The three criminal breach of trust charges

The judge also pointed out how Najib — as then finance minister and legal owner of SRC International under MoF Inc — did not take the logical step of returning the RM42 million to the company even after he was informed of it nor take any immediate action to inquire or clear his name. 

“But in cross-examination despite repeated questioning, he maintained he did not return the same because investigations were pending. 

“This is unconvincing since given the doubts, he should have at least offered to set RM42 million aside for a possible return to SRC or as the authorities might determine. That did not happen.

“His failure to articulate an intention to repay the same, let alone actually returning the RM42 million is difficult to countenance,” Mohd Nazlan added.

On Najib not being involved in the RM42 million transactions into his accounts, Mohd Nazlan said there has never been any allegation of wrongful debit of monies out of SRC International and its subsidiary Gandingan Mentari Sdn Bhd.

“Evidence has been led that Nik Faisal had always been the highest-ranking executive in SRC. He was at the same time the mandate holder of the accused’s personal accounts.

“Although removed as the CEO of SRC for governance issues, Nik Faisal continued to be a member of the board of directors and more importantly remained a signatory of the SRC and GMSB funds, as well as the mandate holder of the accused’s personal accounts,” he said.

He added the inference was that Nik Faisal’s signature was necessary to effect the fund transfer including as directed by the accused of RM42 million.

Mohd Nazlan stated that the totality of the evidence was more consistent with the version that Najib knew about these transactions but deliberately wanted him insulated from the efforts taken to prevent any risk of public disclosure. 

“I reiterate that the accused was the owner of these accounts. He tasked the three to manage his accounts. He spent monies out of these accounts. Any alleged reactive course of conduct or subterfuge was at all times undertaken to ensure there was sufficient funds for use by the accused. 

“There is no basis to the submission that these were done to avoid the accused knowing the true details of the transactions in his or other accounts. Nor could the accused, when cross-examined, offer a reason why they would want to conceal the RM42 million remittance from him in his long testimony.

“The fact remains that, as confirmed again by the testimony of the accused, that Jho Low and Datuk Azlin, apart from Nik Faisal the official mandate holder, did have contact with the accused on his accounts.

“The inference is therefore inescapable as it is overwhelming — that they or any one of them must have informed the accused about the balances of the accounts, including the remittance of RM42 million into two of the accounts, so that the accused would be well informed on his issuance of personal cheques out of those accounts,” he said.
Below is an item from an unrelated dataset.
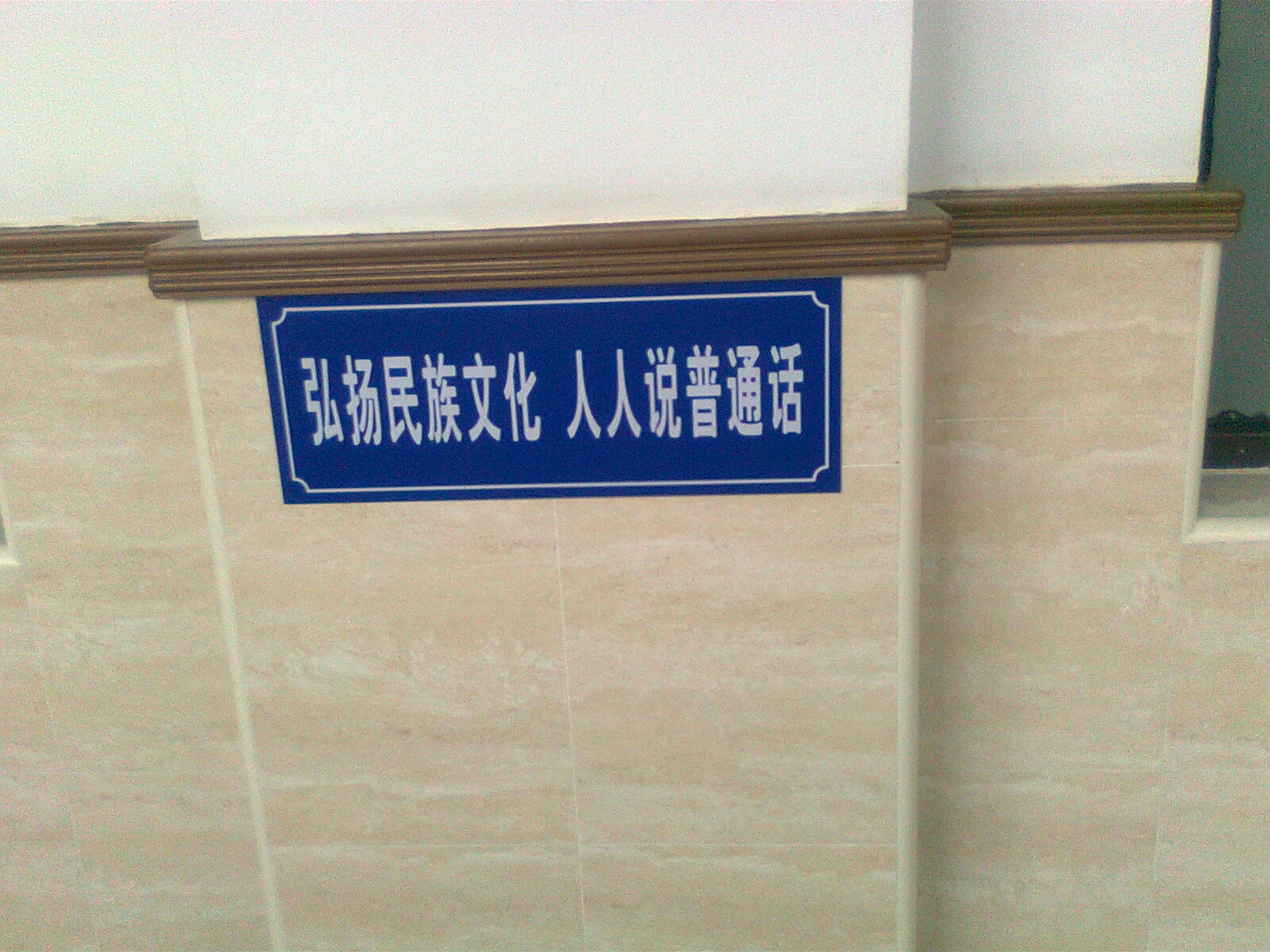 中学校园中贴满了类似推广普通话的标签。使用Nokia 2710 classic摄于上海市田家炳中学

The three money-laundering charges

Mohd Nazlan in his judgment said Najib had chosen willful blindness as prevailing circumstances and gave rise to a considerable degree of suspicion in that it must have been patently obvious to Najib that the funds could not have originated from King Abdullah.

“The circumstances which in this case so patently aroused suspicions in an overwhelming fashion lead only to the irresistible conclusion that the accused deliberately chose not to question and probe substantive questions that plainly required verification, so that he could deny knowledge. This is wilful blindness.

“In the instant case, however the accused took not a single step to investigate in order to find out the truth of the matter. 

“The accused’s defence that he honestly believed that the funds remitted into his accounts were donations from King Abdullah is nothing but an implausible concoction,” he said in the judgment.

He then emphasised the facts and evidence of this case as relevant to the dishonest intention and knowledge for the CBT charges also warrant the inference that Najib knew that the RM42 million that followed into his accounts were from SRC International.